Off we went to Jinja to white water raft on the Nile. First we stopped in the town to get some western food (there are a lot of Aussie’s here catering to the Muzungo tourists) which included my first cup of non-instant coffee and a brownie. We then went north along the Nile to the base camp for the white water rafting- which also has the most incredible outdoor shower. It is set into a high bluff overlooking a bend in the Nile. There are doors to get into the shower but then open overlooking the water. No matter there was no hot water. Simply having water coming out of a shower head and a view in the evening light was more than enough for me.
The next day was the rafting adventure. There were class 1-5 rapids and if we didn’t flip the raft in almost all the class 4 and 5 I would have said it was great. OK, it was pretty amazing to be rafting on the Nile and it was beautiful. The last rapid was a class 6 which we portaged around, followed by a class 5 called “the bad place.” I decided to sit that one out and let my sinus drain the portion of Nile which had been shot up my nose for the past 4 hours.
This outfit was also run by Australians but there were plenty of Ugandan guides whose English had a bit of an Australian accent. There were three rafts of Muzungos, one safety raft, and then ½ dozen safety kayakers who would go through the rapids first and then standby to rescue the muzungos who got tossed out.
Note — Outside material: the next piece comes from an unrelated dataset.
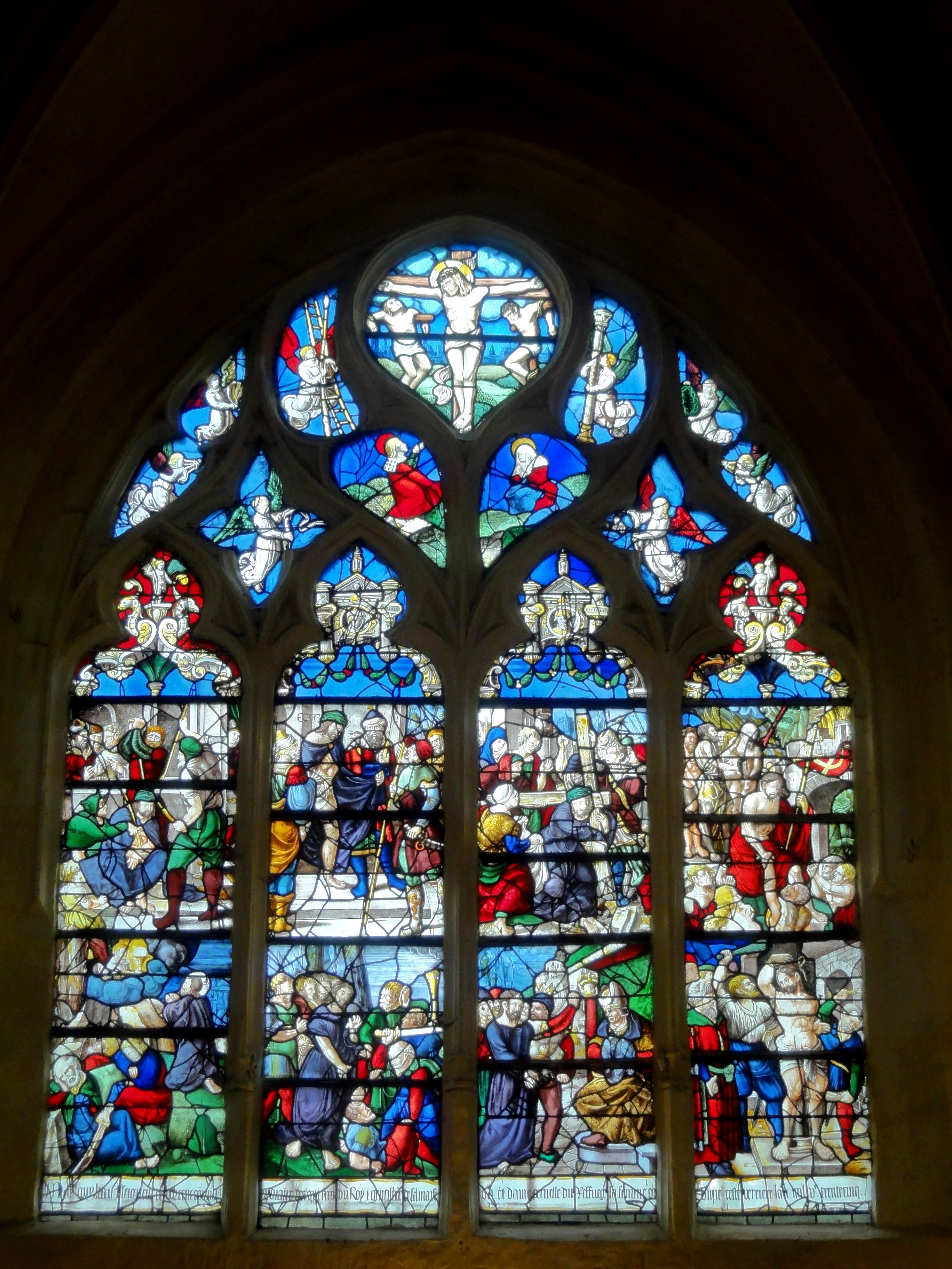 Chœur, vitrail de la Passion du Christ, école d'Engrand Leprince, 1535 (vitrail n° 0).

They kayaks were the smallest I’ve seen, maybe a meter and a half in length, and I was impressed with how quickly they made sure everyone was accounted for and had us back to the rafts. But I will say it was exhausting getting tossed out and hauling yourself back in. That evening I decided to head back to Mukono as hanging out in the camp bar, listening to loud distorted music with a bunch of muzungo twenty-something’s wound up about rafting and cheap beer was not so appealing. 24 hours of being a tourist was plenty for me.
On Saturday I hope to spend the day in Kampala and return for the big party at the Future Diplomats school on Sunday. I bid adieu to VOLSET, Ntenjeru and my many mukwanos (friends) Sunday night as I return to Kampala to embark on a 3 day safari to the north west of Uganda. Thursday night I fly to Nairobi and then Amsterdam and on home.
Unbelievable Amy. What an adventure. Thanks for sharing it so beautifully.
ReplyDeleteSee you when you're stateside.
What an adventure. Congratulations. Godspeed.